Today, scanning is also possible with mobile devices using photogrammetry or LiDAR-based systems.

Laser triangulation
A laser line is projected onto the object and a camera observes the deformation of the line. From the angle difference, 3D coordinates are calculated.

Advantages:

High precision
Good for mechanical parts

Challenges:

Sensitive to reflective surfaces
Sensitive to dark materials

Structured light scanning
A light pattern is projected onto the object and cameras capture the deformation of the pattern. The software reconstructs the geometry.

Advantages:

Fast scanning
Good accuracy
High resolution

Challenges:

Sensitive to ambient light
Problems with transparent or glossy surfaces

Photogrammetry
Many photos are taken from different angles and the software reconstructs geometry from image matching.

Advantages:

Low cost
No special hardware needed

Challenges:

High computation effort
Depends strongly on lighting and texture

But 3D scanning, especially in industrial use cases, is not just “press button and done”.
There are a lot of challenges for example holes in the mesh, surface reflectivity, large file sizes or inaccuracies.

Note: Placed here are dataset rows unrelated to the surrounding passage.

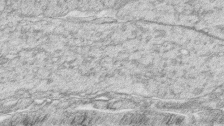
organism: Zebrafish
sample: synaptic ribbons in rod cells and cone cells
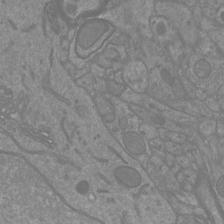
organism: Mouse
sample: Cortical neurons
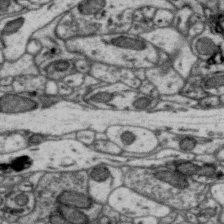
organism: Zebra finch
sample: Brain
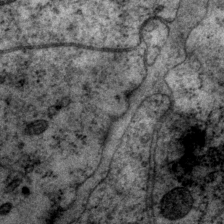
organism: P. pacificus
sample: Pharynx
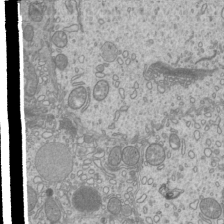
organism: Mouse
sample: Cilia; mouse epididymis
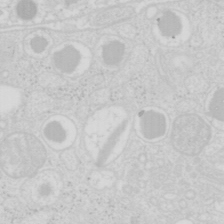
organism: Mouse
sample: Pancreas
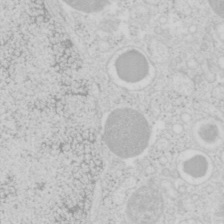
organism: Mouse
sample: Pancreas
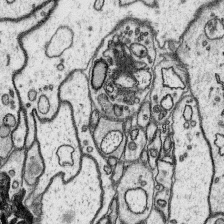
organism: Platynereis dumerilii
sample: Parapodia
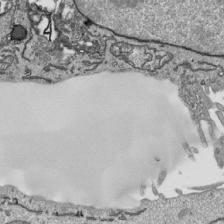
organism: Human
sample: Mitochondria in HCT116 cells
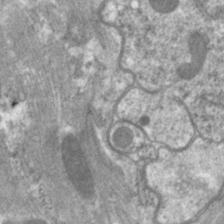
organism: C. elegans
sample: Pharynx
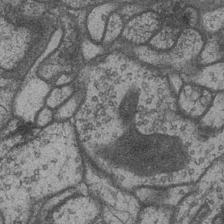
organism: Drosophila
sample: Optic medulla
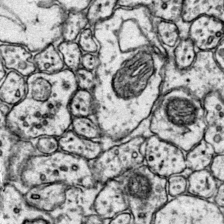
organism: Mouse
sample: Primary visual cortex
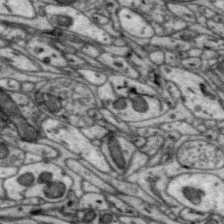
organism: Zebra finch
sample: Brain
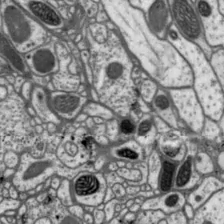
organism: Drosophila
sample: Protocerebral bridge
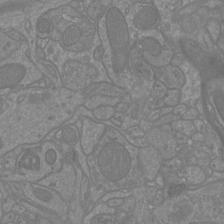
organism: Mouse
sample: Cortical neurons
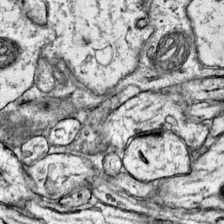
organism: Mouse
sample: Primary visual cortex
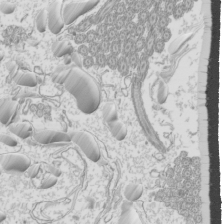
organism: Mouse
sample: Cilia; mouse epididymis
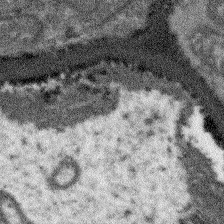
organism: Arabidopsis thaliana
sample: Root tip
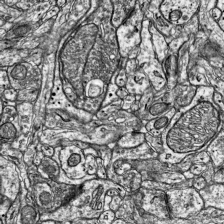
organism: Mouse
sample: Visual Cortex
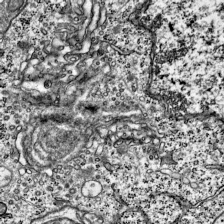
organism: Mouse
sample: Visual Cortex
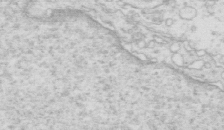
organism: Mouse
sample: Multiciliated cells
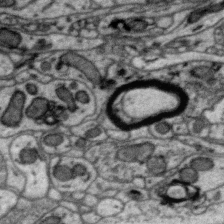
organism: Zebra finch
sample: Brain
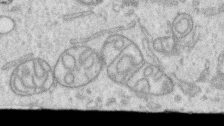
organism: Human
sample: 1205lu cells
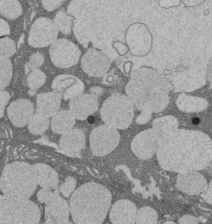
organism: Rat
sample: Salivary granule
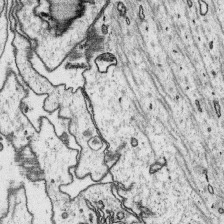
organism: Platynereis dumerilii
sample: Parapodia
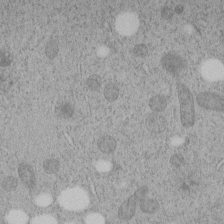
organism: C. elegans
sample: C. elegans embryo early stage
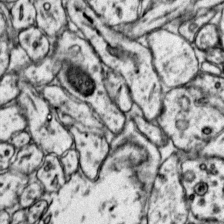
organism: Mouse
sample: Primary visual cortex
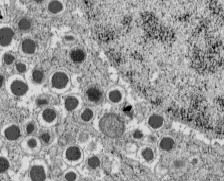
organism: C57BL Mouse
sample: Pancreatic islet
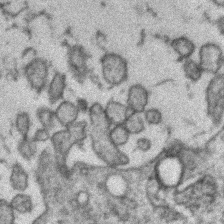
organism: Zebrafish
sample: Zebrafish embryo
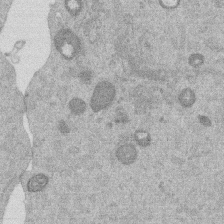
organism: Mouse
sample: Dividing mouse embryo 1 cell stage
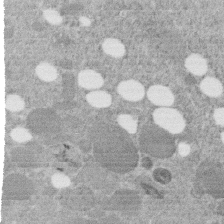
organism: C. elegans
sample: C. elegans embryo early stage
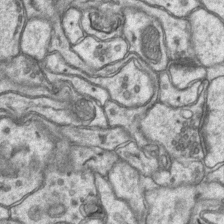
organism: Mouse
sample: CA1 Hippocampus
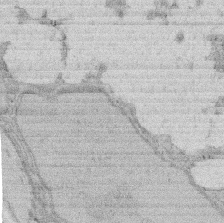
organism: Rat
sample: Salivary granule
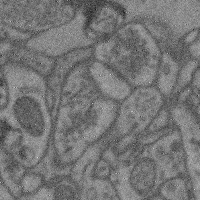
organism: Mouse
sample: Cerebral cortex
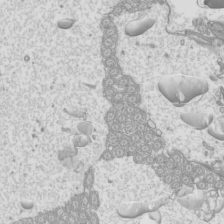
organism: Mouse
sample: Cilia; mouse epididymis
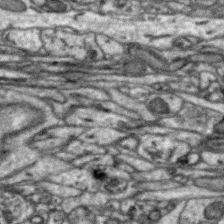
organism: Zebra finch
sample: Brain
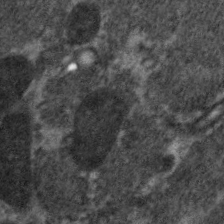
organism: C. elegans
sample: Pharynx
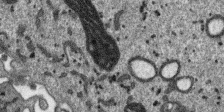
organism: Human
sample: Lung epithelial cells infected with SARS-CoV-2
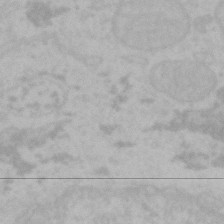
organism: Mouse
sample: Choroid plexus
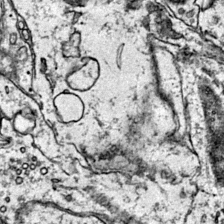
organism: Mouse
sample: Primary visual cortex
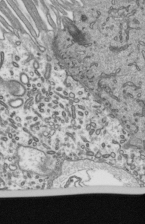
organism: Mouse
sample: Mouse epididymis efferent ductule cilia
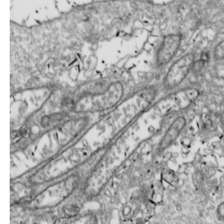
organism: Drosophila
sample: Cell division; meiosis; drosophila spermatocytes
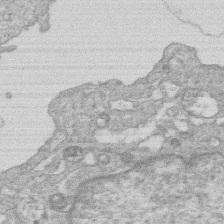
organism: Human
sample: Macrophage cells
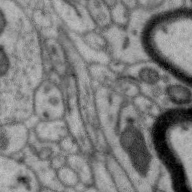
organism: Zebra finch
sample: Brain
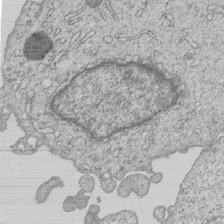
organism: Human
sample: MDA-MB-231 cells
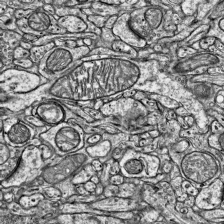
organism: Mouse
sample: Visual Cortex
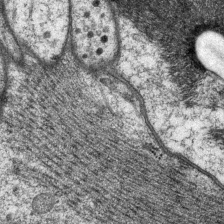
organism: P. pacificus
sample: Pharynx
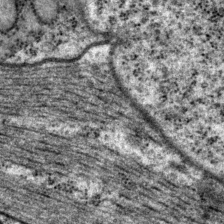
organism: P. pacificus
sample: Pharynx
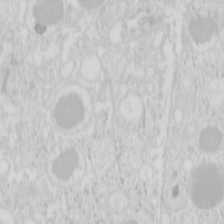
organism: Mouse
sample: Pancreas
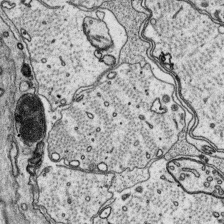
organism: Platynereis dumerilii
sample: Parapodia
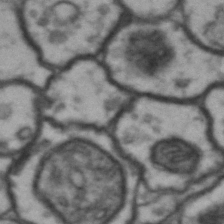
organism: Drosophila
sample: Brain
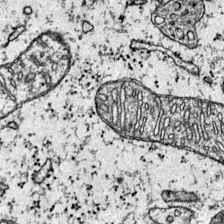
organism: Mouse
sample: Primary visual cortex
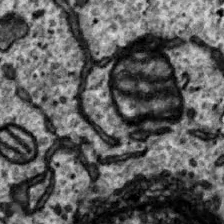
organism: Human
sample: HeLa cells
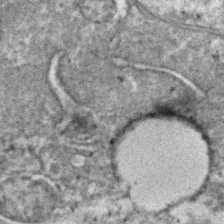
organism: C. elegans
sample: C. elegans embryo
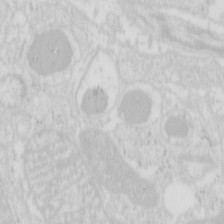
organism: Mouse
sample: Pancreas
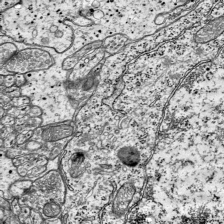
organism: Mouse
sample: Visual Cortex
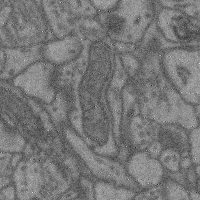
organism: Mouse
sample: Cerebral cortex
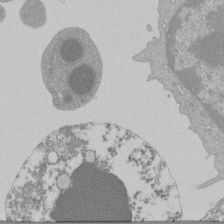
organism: Mouse
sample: Activated Pmel transgenic CD8+ T Cells
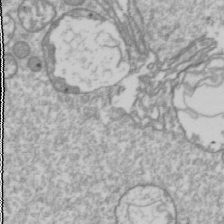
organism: Drosophila
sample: Cell division; meiosis; drosophila spermatocytes
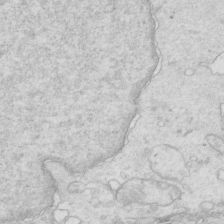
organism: Mouse
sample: Multiciliated cells
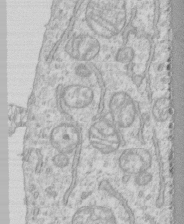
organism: Human
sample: CRL-1474
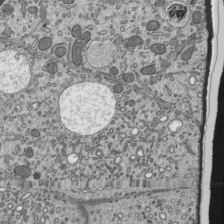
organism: Mouse
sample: Mouse epididymis efferent ductule cilia
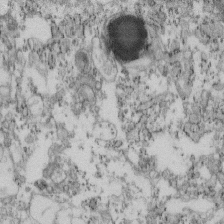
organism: Mouse
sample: Cilia; retinal pigment epithelium
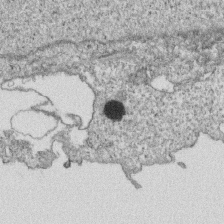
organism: Human
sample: HeLa cell HIV synapse
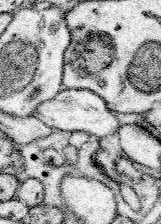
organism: Mouse
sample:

It is a bridge between physical and digital systems, while supporting sustainability with reverse engineering broken parts instead of replacing full systems.

Energy consumption¶

In small-object scanning, energy consumption is mainly caused by the GPU-intensive mesh reconstruction. Therefore the desired resolution should be defined first. Reducing the amount of rescans or avoiding unnecessary computation time could save some energy, too.

3D scanning an object¶

Of course I had to scan a chess piece, because it is my favorite game.

I used the Einstar Vega to scan such a small object. It is an All-in-One-System with 2 modes. In HD-mode (100-350 mm distance) the resolution is quite good. The second mode offers faster and less detailed scanning with up to 1500 mm distance.
It is beginner friendly and with 32GB RAM also usable for medium big objects.